How long was it since anyone had dared him to do anything?

"Dare?"

He was excited. He hadn't been so excited in a dozen years. He drew the blinds, locked the door, turned off the video display of his fortunes.

My God, she thought, I've got him.

It wasn't an easy passion, not like that with Vassi. For one thing, Pettifer was a clumsy, uncultured lover. For another, he was too nervous of his wife to be a wholly successful adulterer. He thought he saw Virginia everywhere: in the lobbies of the hotels they took a room in for the afternoon, in cabs cruising the street outside their rendezvous, once even (he swore the likeness was exact) dressed as a waitress, and swabbing down a table in a restaurant. All fictional fears, but they dampened the spontaneity of the romance somewhat.

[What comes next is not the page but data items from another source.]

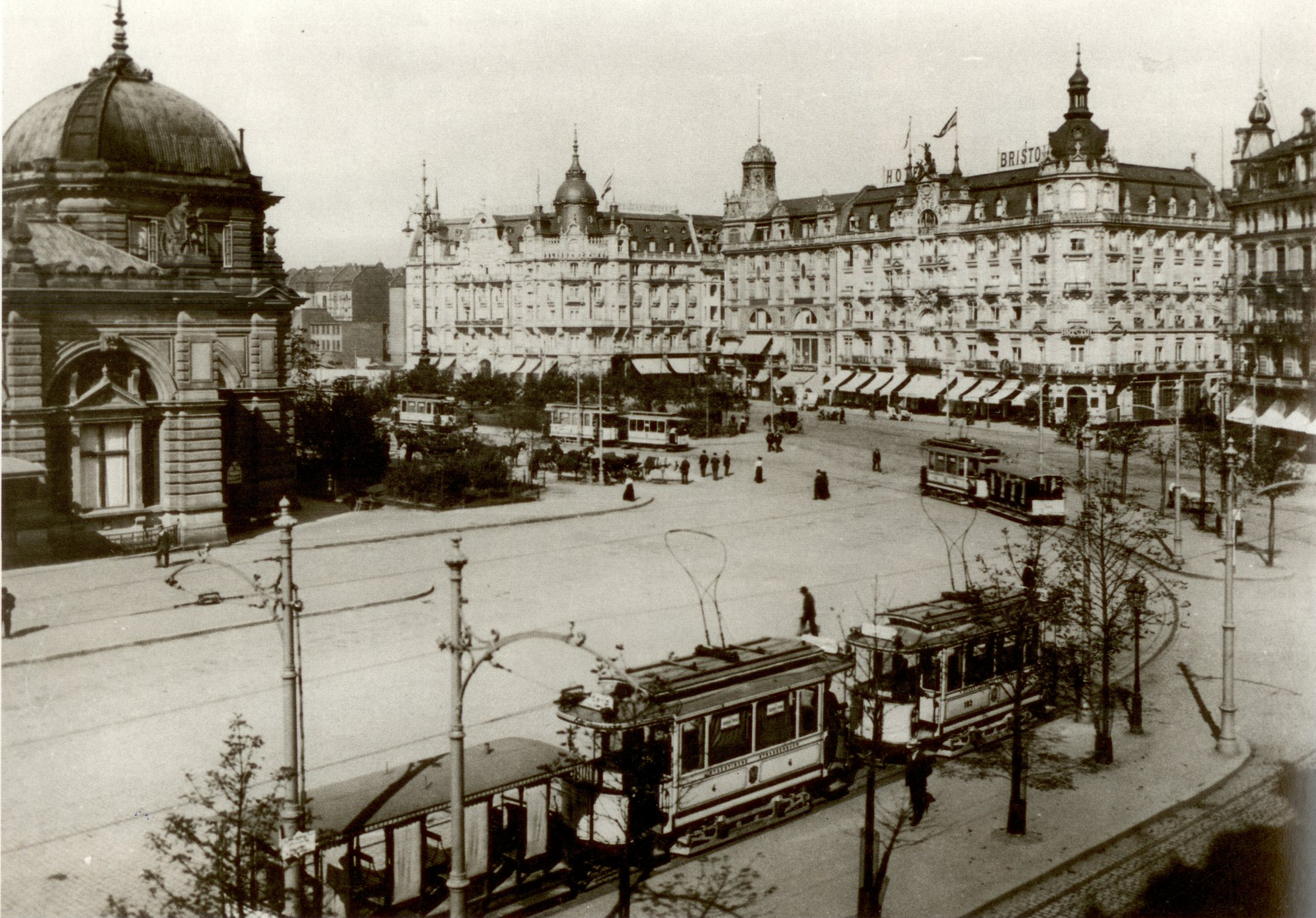 Frankfurt am Main: Photographie des Platzes am Hauptbahnhof von Südwesten, 1903.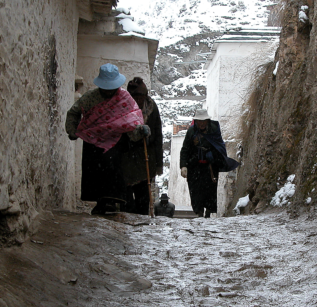 Pélerins à Xiahe.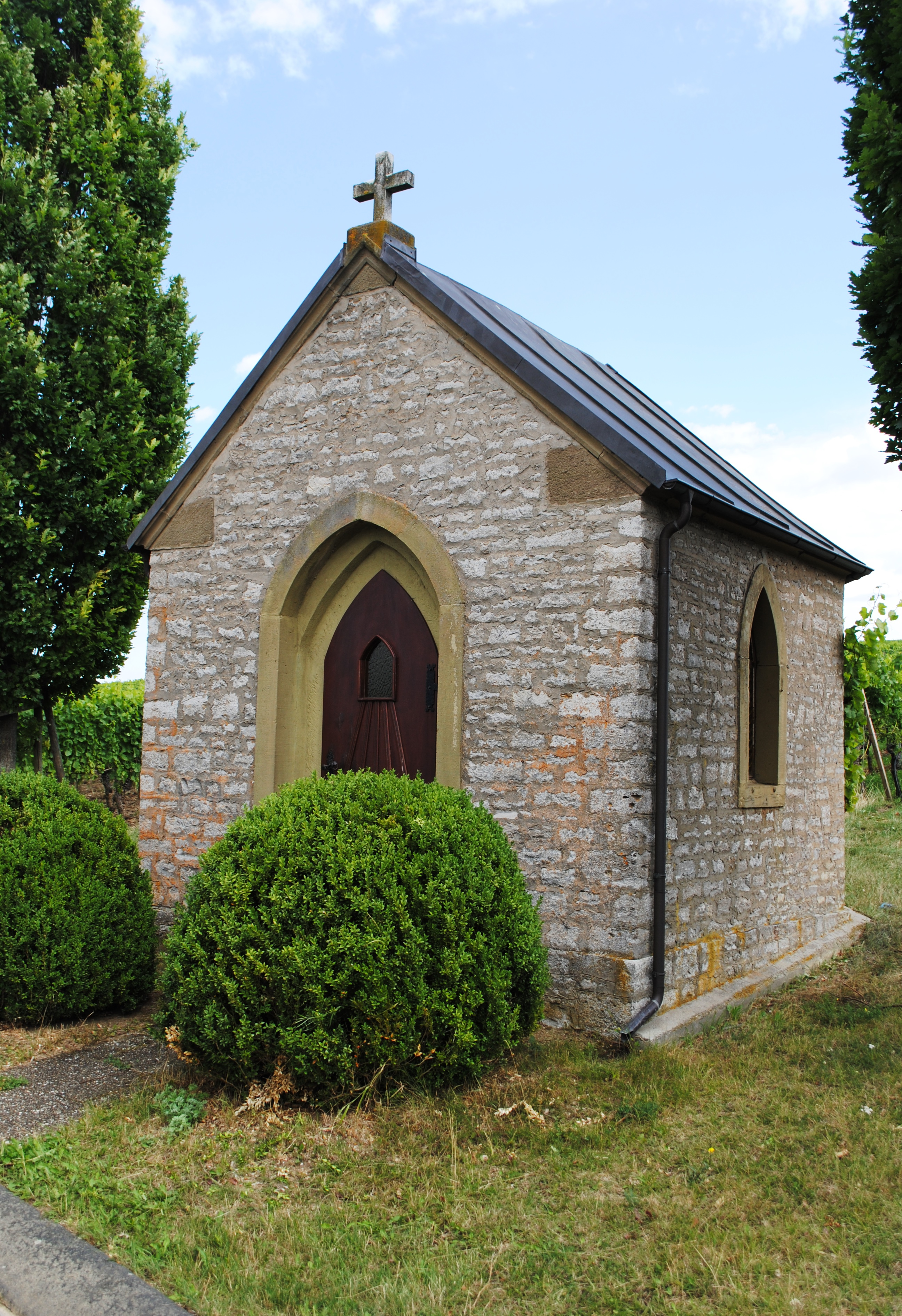 Feldkapelle, Kreuz-Kapelle, Nordheim am Main, kleiner Werksteinbau mit polygonalem Chorabschluss und spitzbogigen Fenster- und Türöffnungen, 19. Jh.; Kapellenweg.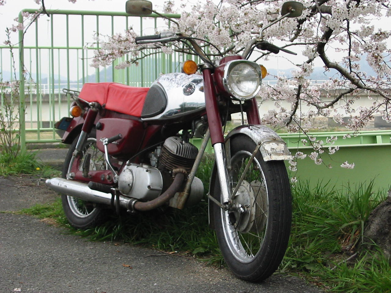 B8 is a motorcycle made by Kawasaki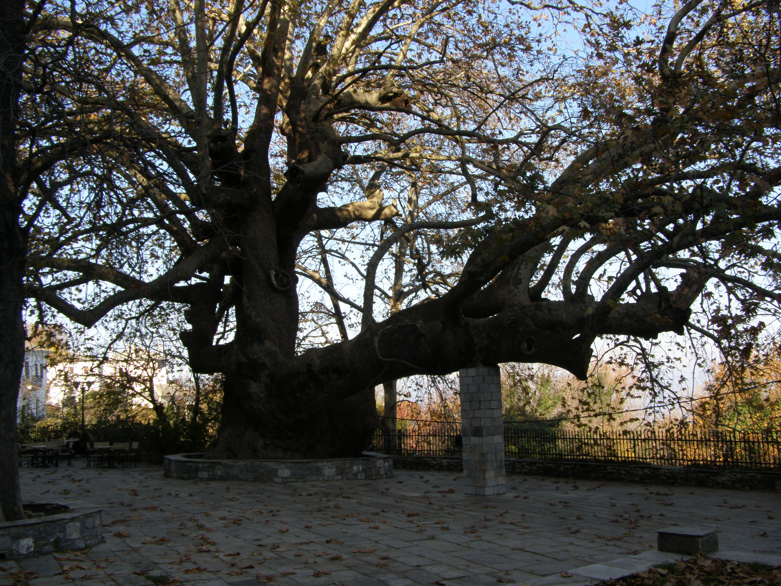 Πλάτανος στην Τσαγκαράδα

Still, she was learning from him. He was as brilliant a potentate as he was inept a lover. She learned how to be powerful without exercising power, how to keep one's self uncontaminated by the foulness all charisma stirs up in the uncharismatic; how to make the plain decisions plainly; how to be merciless. Not that she needed much education in that particular quarter. Perhaps it was more truthful to say he taught her never to regret her absence of instinctive compassion, but to judge with her intellect alone who deserved extinction and who might be numbered amongst the righteous.